A radically different option has been outlined in a patent application at the end of May 2007.276 Work undertaken at the J. Craig Venter Institute, Rockville, Maryland, defined a minimal set of 381 protein-encoding genes from Mycoplasma genitalium, including pathways for carbohydrate metabolism, nucleotide biosynthesis, phospho­lipid biosynthesis, and a cellular set of uptake mechanisms for nutrients, that would suffice to generate a free living organism in a nutritionally rich culture medium. Adding in genes for pathways of ethanol and/or hydrogen formation would result in a biofuels producer with maximum biochemical and biotechnological simplicity. The timeline required for practical application and demonstration of such a synthetic organism is presently unclear, although the research is funded by the DOE, under the genome projects of the Department’s Office of Science, with the target of develop­ing a novel recombinant cyanobacterial system for hydrogen production from water and a cellulosome system for the production of ethanol and/or butanol in suitable clostridial cells.277 The drawbacks to such an approach are that it would be highly dependent on the correct balance of supplied nutrients to the organism (with its lim­ited capabilities), requiring highly precise nutrient feeding mechanisms and a likely protracted optimization of the pathways to rival rates of product formation already attainable with older patented or freely available ethanologens.

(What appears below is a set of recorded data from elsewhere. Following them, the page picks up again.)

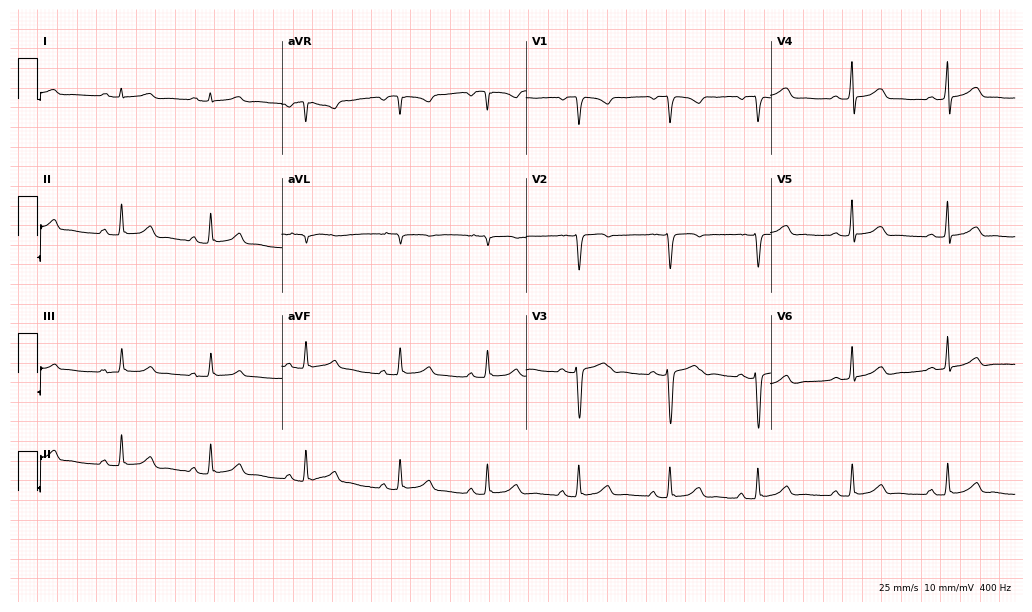
Standard 12-lead ECG recorded from a 32-year-old female (10-second recording at 400 Hz). Read as a normal ECG.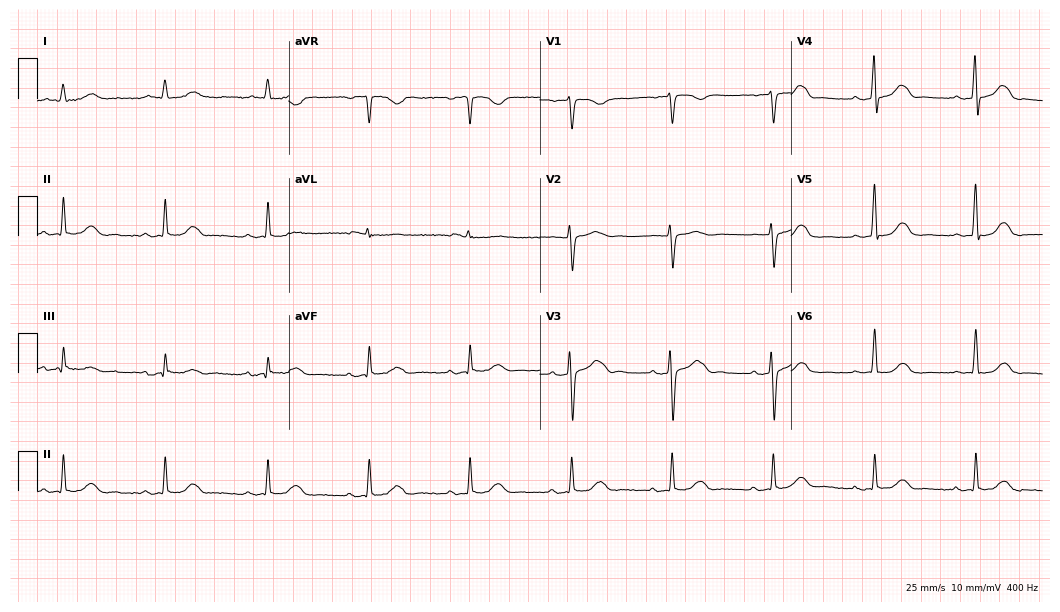
12-lead ECG from an 84-year-old female. Labelled as a normal ECG.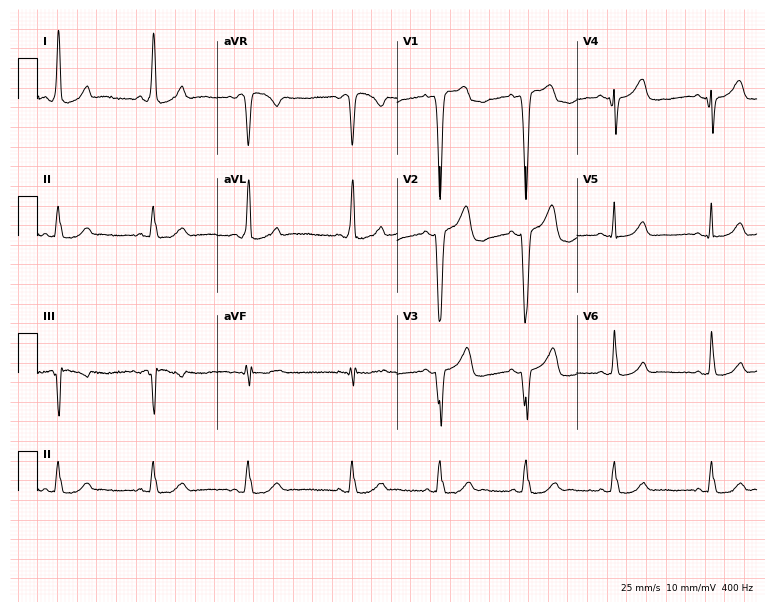
ECG — a 30-year-old female. Screened for six findings — first-degree AV block, right bundle branch block, left bundle branch block, sinus bradycardia, atrial fibrillation, sinus tachycardia — none is recorded.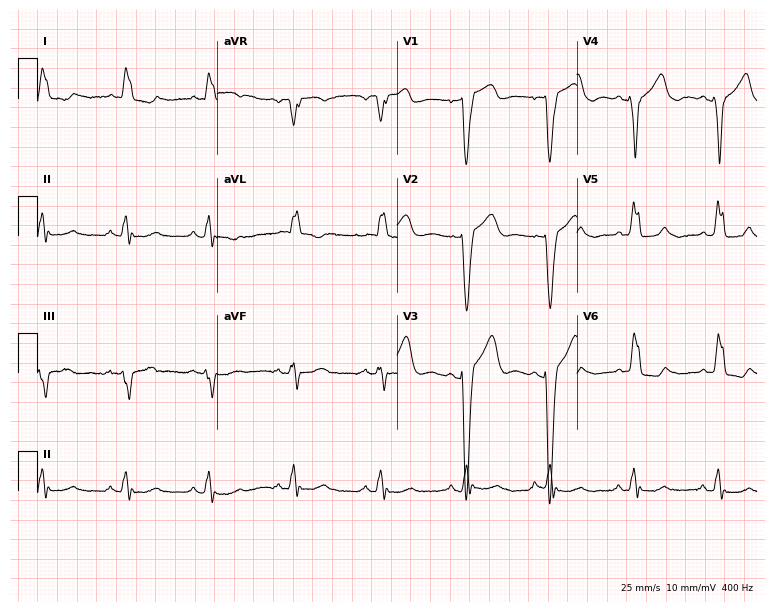
12-lead ECG from a 73-year-old female patient. Shows left bundle branch block.

A 14-million-gallon/year facility for 95% ethanol production from sugarcane molas­ses was technically the easiest production process to design and cost in the 1970s (table 5.3). To simplify even further, although coproducts (CO2 and fusel oils) were considered, no economic calculations were made for these; sale of the yeasts grown in

the fermentations were, however, included to effect a cost reduction of approximately 6.5%. The final calculated manufacturing price of 95% ethanol was $0.995/gallon, “a cost which is today very comparable to producing alcohol from ethylene.”12

Of the production costs, the raw material molasses was the dominating factor, accounting for 63% of the total — no exact geographical location for the hypotheti­cal facility was given but the quoted molasses price ($50/ton) was the 1978 summer average of molasses delivered to the East Coast and Midwest of the United States.